2.5 The foreign country block, international linkages and union-wide monetary policy

In this section, we will describe some structural relationships corresponding to the foreign country block, point out the international linkages via trade in goods and foreign assets, and describe the union-wide monetary policy rule.

2.5.1 The foreign country

We use asterisks to denote decisions made by foreign agents as well as structural parameters in the foreign country. The latter is modelled analogously to the home country. For this reason, here we discuss only some structural relationships, while the full set of equations corresponding to the foreign country is analogous to the home country.

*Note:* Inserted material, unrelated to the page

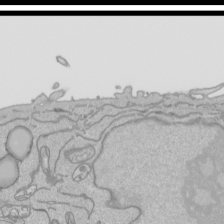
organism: Human
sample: Mitochondria in HCT116 cells

The consumption basket of foreign households is given by:

$$\begin{aligned} c_{t}^{i*}=\left( \frac{c_{At}^{i*}}{\omega -\psi ^{*}}\right) ^{\omega -\psi ^{*}}\left( \frac{c_{Bt}^{i*}}{1-\omega +\psi ^{*}}\right) ^{1-\omega +\psi ^{*}}, \end{aligned}$$

for \(i=o,r\), where \(c_{At}^{i*}\) and \(c_{Bt}^{i*}\) denote consumption by foreign type-\(i\) households of goods produced in country A (home) and B (foreign), respectively, while \(\psi ^{*}\) captures the degree of home bias in foreign households’ preferences. The foreign country’s investment basket is analogously defined. Remembering that we assume the law of one price, the corresponding consumer price index in the foreign country (which is used as numeraire by households and firms in that country) is given by:

$$\begin{aligned} P_{t}^{*}=P_{At}^{\omega -\psi ^{*}}P_{Bt}^{1-\omega +\psi ^{*}}=P_{Bt}\left( \frac{1}{p_{Bt}}\right) ^{\omega -\psi ^{*}}. \end{aligned}$$

Therefore, the foreign country’s consumer price inflation evolves according to:

$$\begin{aligned} \pi _{t}^{*}\equiv \frac{P_{t}^{*}}{P_{t-1}^{*}}=\pi _{Bt}\left( \frac{p_{Bt-1}}{p_{Bt}}\right) ^{\omega -\psi ^{*}}, \end{aligned}$$

where \(\pi _{Bt}\equiv P_{Bt}/P_{Bt-1}\) is producer price inflation in the foreign country. The PPI itself evolves according to:

$$\begin{aligned} P_{Bt}&= \left( \int \limits _{0}^{1-\omega }\frac{1}{1-\omega }P_{Bt}(j)^{1-\epsilon ^{*}}dj\right) ^{1/\left( 1-\epsilon ^{*}\right) }\\&= \left[ \theta _{P}^{*}\left( P_{Bt-1}\right) ^{1-\epsilon ^{*}}+(1-\theta _{P}^{*})\left( \tilde{P}_{Bt}\right) ^{1-\epsilon ^{*}}\right] ^{1/(1-\epsilon ^{*})}, \end{aligned}$$

where \(\tilde{P}_{Bt}\) is the common nominal price chosen by the foreign country’s price-setters in period \(t\). Also, the nominal interest rate paid/received by the foreign country’s nationals on international bonds equals \(R_{t}^{ecb}\exp \left( -\psi _{d}\left( d_{t}^{*}-\bar{d}^{*}\right) /Y_{t}^{*}\right) \), where \(\left( -\right) d_{t}^{*}/Y_{t}^{*}\) is the foreign country’s ratio of net foreign debt over output.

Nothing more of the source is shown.